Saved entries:
--------------------------------------------------

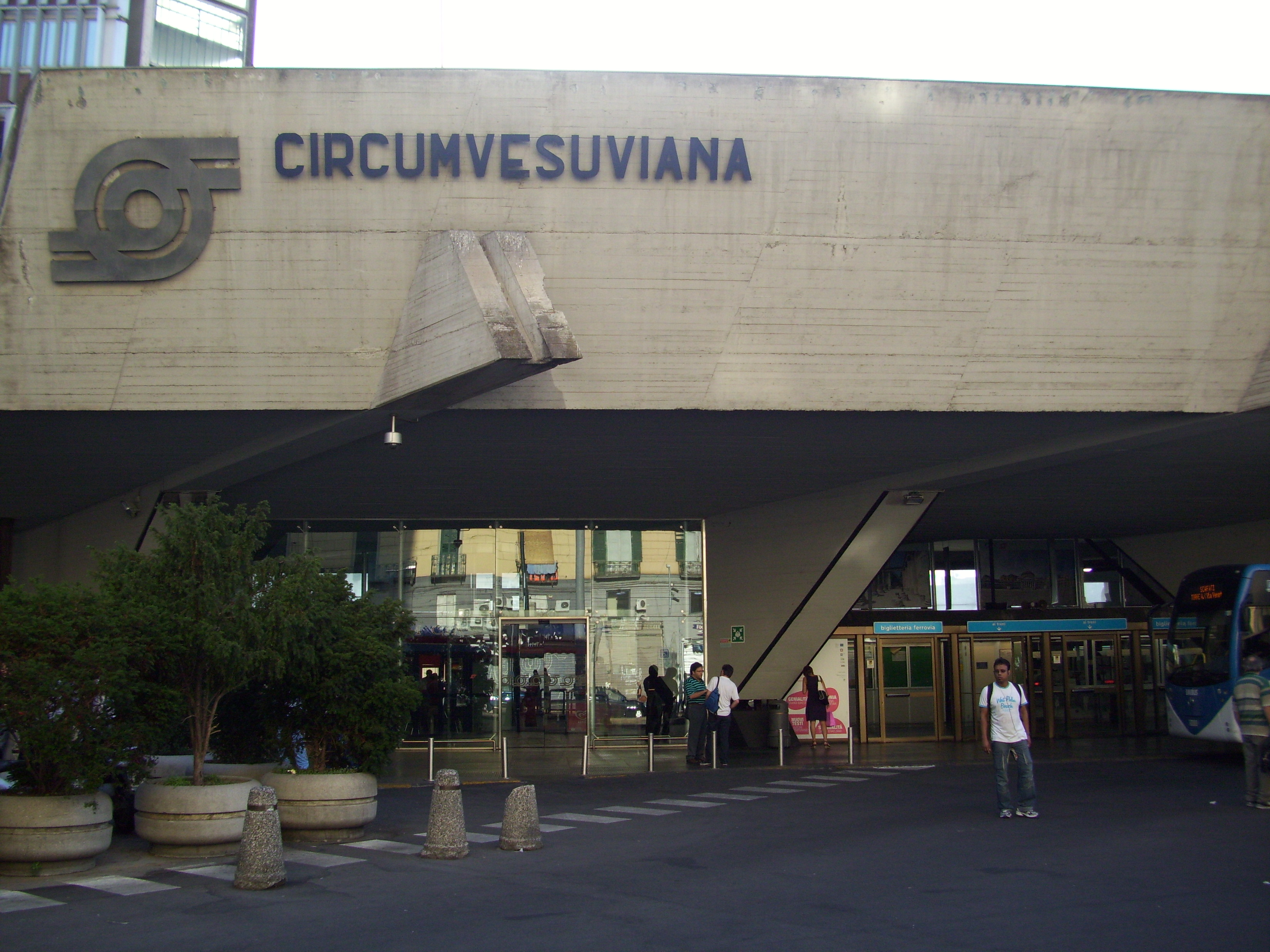 l'esterno della stazione di Napoli Porta Nolana
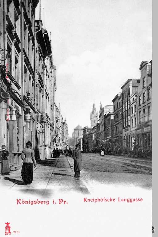 Königsberg, Kneiphöfsche Langgasse, hist. Postkarte
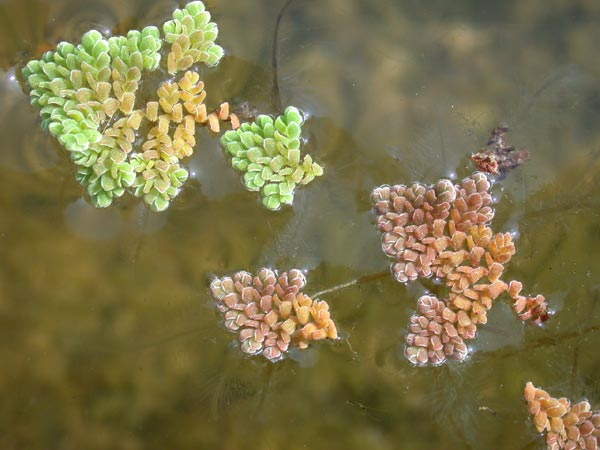 Azolla pinnata à Antananarivo
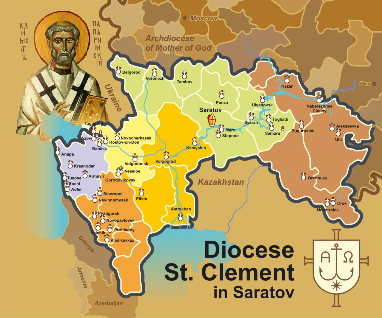 Diocèse catholique de Saratov.
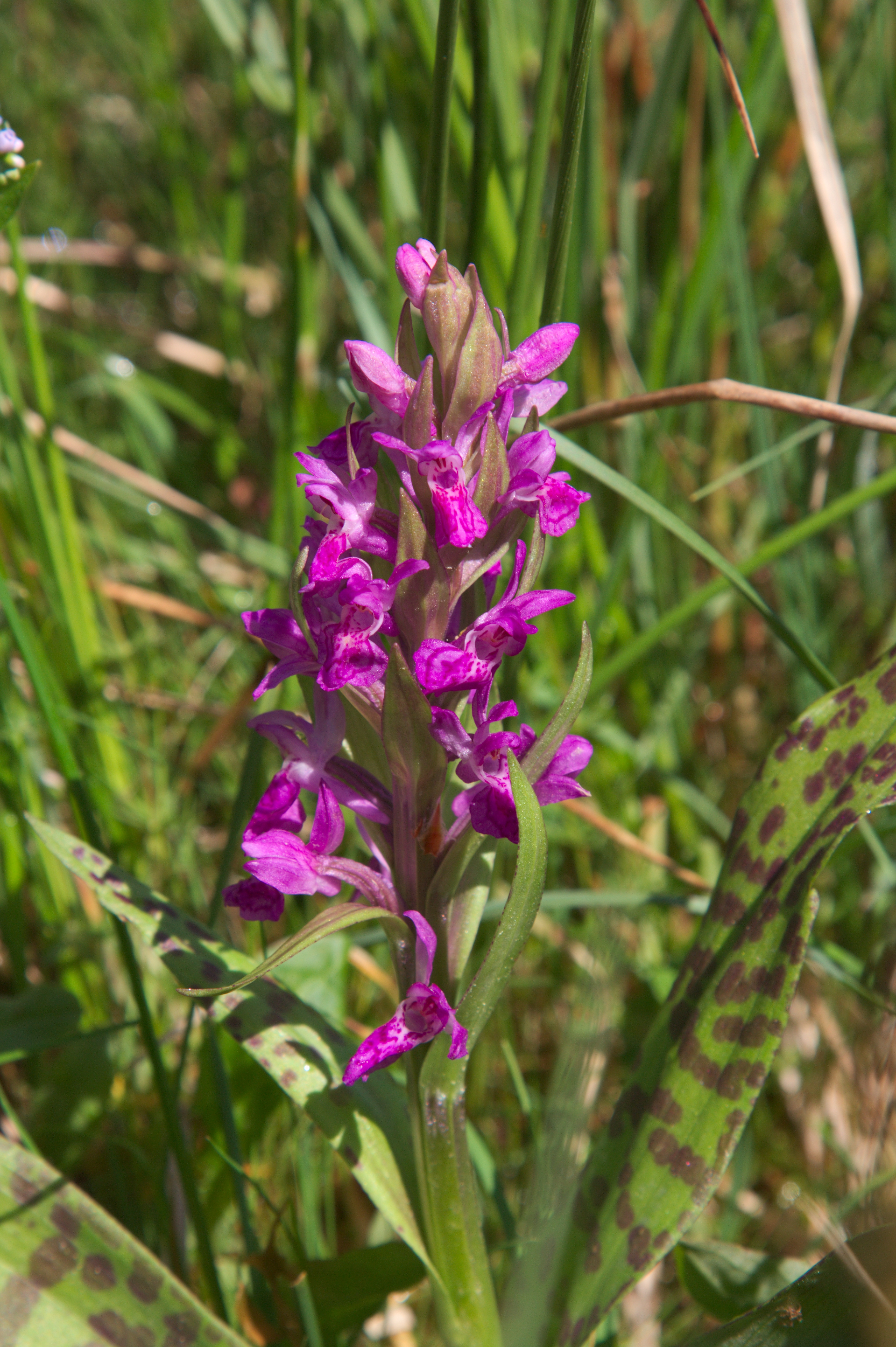 Skalák u Senotína (přírodní rezervace) - Dactylorhiza majalis (Rchb.) P. F. Hunt et Summerh., prstnatec májový - status ohrožení v ČR: C3 (ohrožený)

--------------------------------------------------

Take the lines from the one holding "Azolla pinnata à Antananarivo" through the last line of the data above and copy them exactly, both ends included, omitting all pictures.

 Azolla pinnata à Antananarivo
 Diocèse catholique de Saratov.
 Skalák u Senotína (přírodní rezervace) - Dactylorhiza majalis (Rchb.) P. F. Hunt et Summerh., prstnatec májový - status ohrožení v ČR: C3 (ohrožený)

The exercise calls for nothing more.